The Red Hat AI inference CUDA image supports NVIDIA's NVFP4 quantization format on RTX PRO 4500 Blackwell-based GPUs. This allows for efficient, low-cost large-model inference with vLLM. NVFP4 is a 4-bit floating-point format introduced with the NVIDIA Blackwell architecture that uses hardware acceleration.

We have reliably deployed NVFP4-quantized models. Using Red Hat AI Inference Server 3.3, results for completions, tool calling, reasoning, and accuracy are consistent with original full-precision models. Tests confirm good accuracy RedHatAI/Qwen3-30B-A3B-NVFP4 (TP1) and RedHatAI/Llama-3.3-70B-Instruct-NVFP4 (TP2).

The following is a sample deployment that serves the model using Red Hat AI Inference Server. An init container downloads the model weights from Hugging Face, and the main container launches vLLM with tensor parallelism across two GPUs with tool-calling support enabled.

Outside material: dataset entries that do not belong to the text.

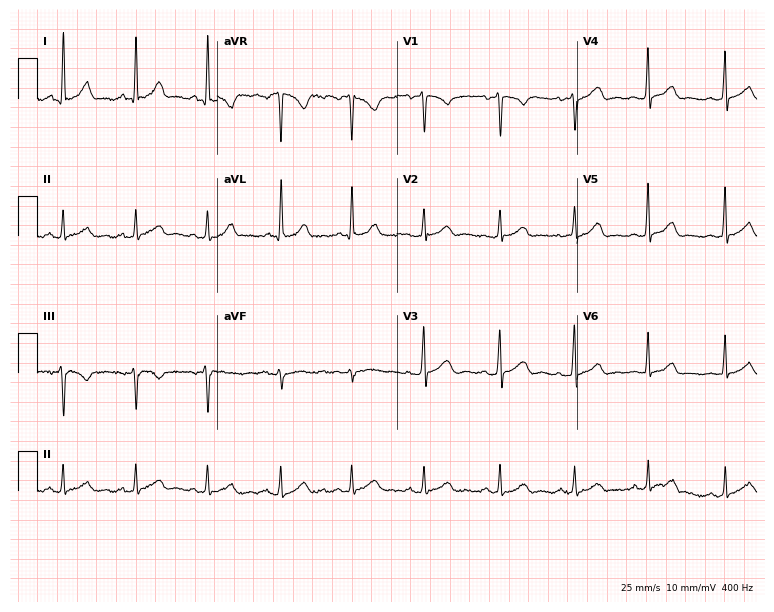
ECG — a 53-year-old woman. Labelled as a normal ECG.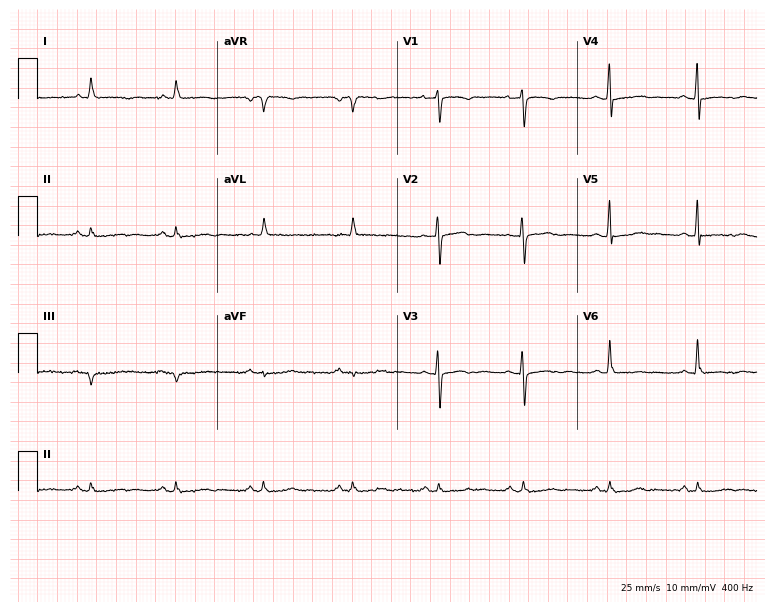
12-lead ECG from a woman, 52 years old. Screened for six findings — first-degree AV block, right bundle branch block, left bundle branch block, sinus bradycardia, atrial fibrillation, sinus tachycardia — none is recorded.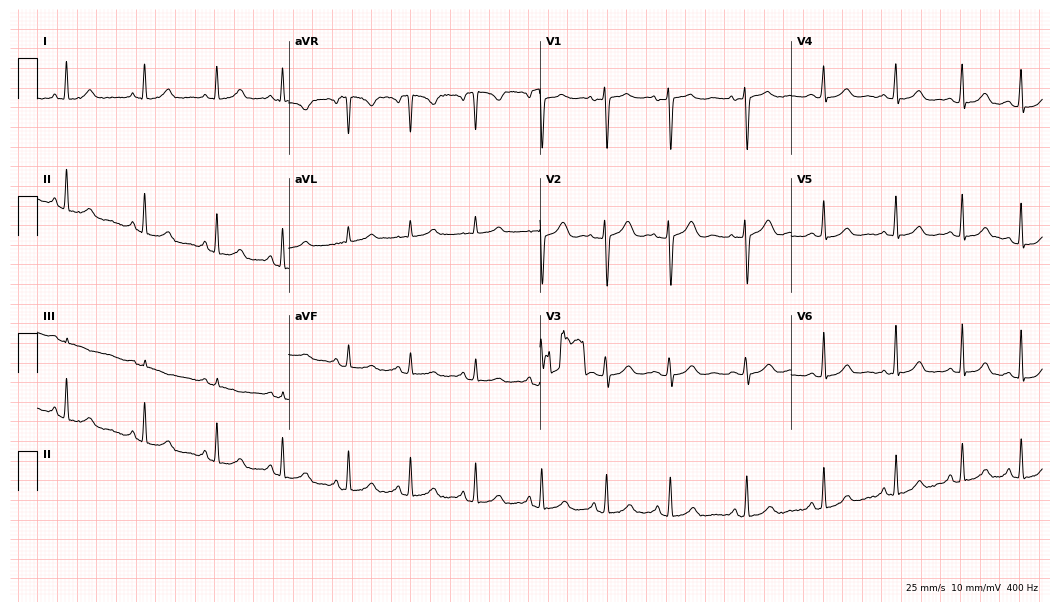
12-lead ECG from a female patient, 38 years old. Labelled as a normal ECG.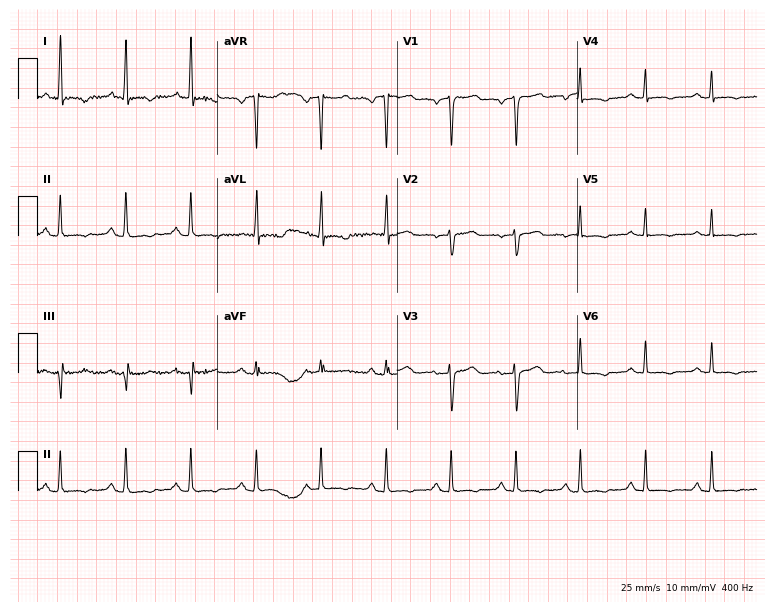
Resting 12-lead electrocardiogram (7.3-second recording at 400 Hz). Patient: a female, 55 years old. Read as a normal ECG.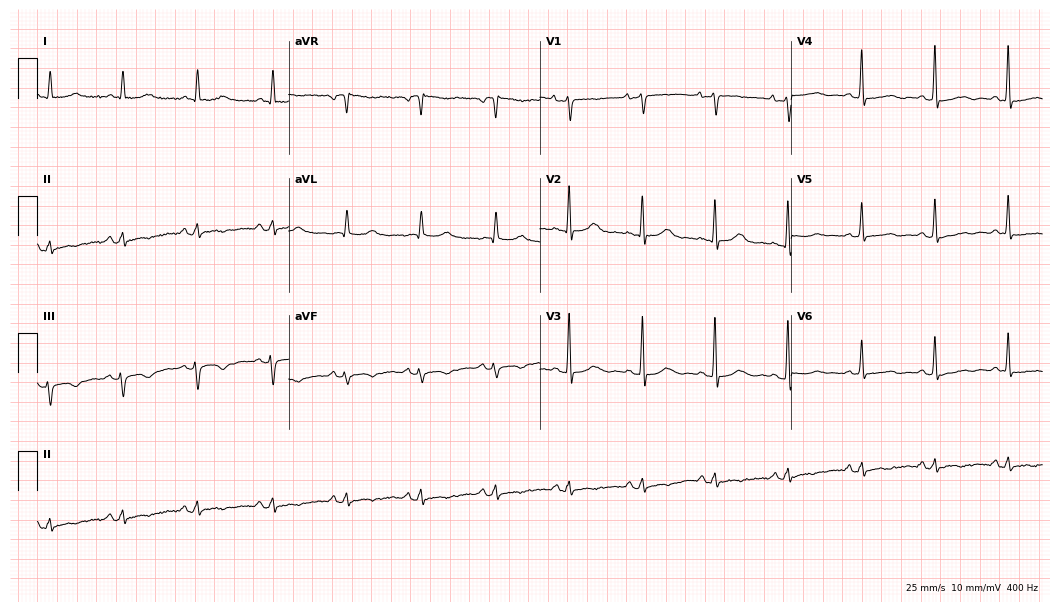
12-lead ECG from a woman, 46 years old. Screened for six findings — first-degree AV block, right bundle branch block, left bundle branch block, sinus bradycardia, atrial fibrillation, sinus tachycardia — none is recorded.

Create the necessary resources, such as Hugging Face secret for authentication (needed for gated model) and a persistent volume for caching the model weights, and then apply the deployment:

# Create the HF token secret
oc create secret generic hf-token-secret \
  --from-literal=HUGGING_FACE_TOKEN=<your-token>
# Create a PVC for model caching
oc apply -f - <<EOF
apiVersion: v1
kind: PersistentVolumeClaim
metadata:
  name: model-cache
spec:
  accessModes: [ReadWriteOnce]
  resources:
    requests:
      storage: 100Gi
EOF

# Create model deployment with basic confguration
oc apply -f - <<EOF
kind: Deployment
apiVersion: apps/v1
metadata:
  name: llm-deploy-929
  namespace: test-rhaiis
  labels:
    app: rhaiis-runner
spec:
  replicas: 1
  selector:
    matchLabels:
      app: rhaiis-runner
  template:
    metadata:
      name: rhaiis-runner
      labels:
        app: rhaiis-runner
    spec:
      restartPolicy: Always
      initContainers:
        - name: download
          command:
            - /bin/bash
            - '-c'
          env:
            - name: HF_HUB_OFFLINE
              value: '0'
            - name: HF_HOME
              value: /mnt/model
            - name: HUGGING_FACE_HUB_TOKEN
              valueFrom:
                secretKeyRef:
                  name: hf-token-secret
                  key: HUGGING_FACE_TOKEN
          volumeMounts:
            - name: cache-volume
              mountPath: /mnt/model
          terminationMessagePolicy: File
          image: registry.redhat.io/rhaiis/vllm-cuda-rhel9:3.3.0-1771898916
          args:
            - huggingface-cli download RedHatAI/Qwen3-30B-A3B-NVFP4
      imagePullSecrets:
        - name: quay-secrets
      containers:
        - resources:
            limits:
              cpu: '16'
              memory: 30Gi
              nvidia.com/gpu: '1'
            requests:
              cpu: 10m
              memory: 29Gi
              nvidia.com/gpu: '1'
          name: rhaiis
          command:
            - /bin/bash
            - '-c'
          env:
            - name: HF_HUB_OFFLINE
              value: '0'
            - name: HF_HOME
              value: /mnt/model
            - name: HUGGING_FACE_HUB_TOKEN
              valueFrom:
                secretKeyRef:
                  name: hf-token-secret
                  key: HUGGING_FACE_TOKEN
          ports:
            - containerPort: 8000
              protocol: TCP
          volumeMounts:
            - name: cache-volume
              mountPath: /mnt/model
            - name: dshm
              mountPath: /dev/shm
          image: registry.redhat.io/rhaiis/vllm-cuda-rhel9:3.3.0-1771898916
          args:
            - vllm serve RedHatAI/Qwen3-30B-A3B-NVFP4 --uvicorn-log-level debug --trust-remote-code --enable-chunked-prefill --tensor-parallel-size 1 --max-model-len 10000
      volumes:
        - name: cache-volume
          persistentVolumeClaim:
            claimName: model-cache
        - name: dshm
          emptyDir:
            medium: Memory
EOF

Use the following commands and outputs to validate model completions, chat performance, and accuracy benchmarks.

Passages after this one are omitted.